Doing this, you can instantly see if the column names are included in the data or not. You see that they are. Therefore, the true number of data entries is 7000.

### Get the Number of Columns: `head` --> `tr` --> `wc`

You can get the number of columns using the command line in this manner:
- get the first line containing column names
- split the first line into multiple lines, in which each column name will be on its own line
- count the lines

We already know how to do the first and the last steps. The middle step is taken care of by the `tr` command:

In [10]:
! head -1 /Users/salmanyagaka/Documents/interviews/adult.csv | tr ',' '\n' | wc -l

      15


In [11]:
! head -1 /Users/salmanyagaka/Documents/interviews/adult.csv | tr ',' '\n'

age
workclass
fnlwgt
education
educational-num
marital-status
occupation
relationship
race
gender
capital-gain
capital-loss
hours-per-week
native-country
income


The *translate* command `tr` takes in two parameters: the original symbol or string to replace, and what to replace it with. Here, we are looking for the commas, and "translating" them into new lines. 

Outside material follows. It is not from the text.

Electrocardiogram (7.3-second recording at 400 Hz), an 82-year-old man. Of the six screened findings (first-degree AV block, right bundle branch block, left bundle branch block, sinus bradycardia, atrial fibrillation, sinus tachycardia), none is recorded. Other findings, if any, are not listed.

We see that the number of columns is 15.

Note: If we printed the first few lines of a data file using `head` and saw that our data columns are separated not with a comma but, say, with a tab (which is more typical than a comma delimiter), we would use `tr '\t' '\n'` instead.

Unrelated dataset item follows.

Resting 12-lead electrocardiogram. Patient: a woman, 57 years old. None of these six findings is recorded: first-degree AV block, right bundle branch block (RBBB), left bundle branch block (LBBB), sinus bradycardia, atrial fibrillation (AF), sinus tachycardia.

## Initial Data Exploration with Pandas

The cells below are a reminder of how we could answer all of the same questions about our data in Python:

In [2]:
import pandas as pd
import os 

In [3]:
filename = os.path.join("/Users/salmanyagaka/Documents/interviews/adult.csv")
df = pd.read_csv(filename, header=0)

In [4]:
df.head()

Unnamed: 0,age,workclass,fnlwgt,education,educational-num,marital-status,occupation,relationship,race,gender,capital-gain,capital-loss,hours-per-week,native-country,income
0,25,Private,226802,11th,7,Never-married,Machine-op-inspct,Own-child,Black,Male,0,0,40,United-States,<=50K
1,38,Private,89814,HS-grad,9,Married-civ-spouse,Farming-fishing,Husband,White,Male,0,0,50,United-States,<=50K
2,28,Local-gov,336951,Assoc-acdm,12,Married-civ-spouse,Protective-serv,Husband,White,Male,0,0,40,United-States,>50K
3,44,Private,160323,Some-college,10,Married-civ-spouse,Machine-op-inspct,Husband,Black,Male,7688,0,40,United-States,>50K
4,18,?,103497,Some-college,10,Never-married,?,Own-child,White,Female,0,0,30,United-States,<=50K


In [5]:
df.shape

(48842, 15)

You can see that the dimensions we got using command line tools are the same as the ones put out by Pandas tools.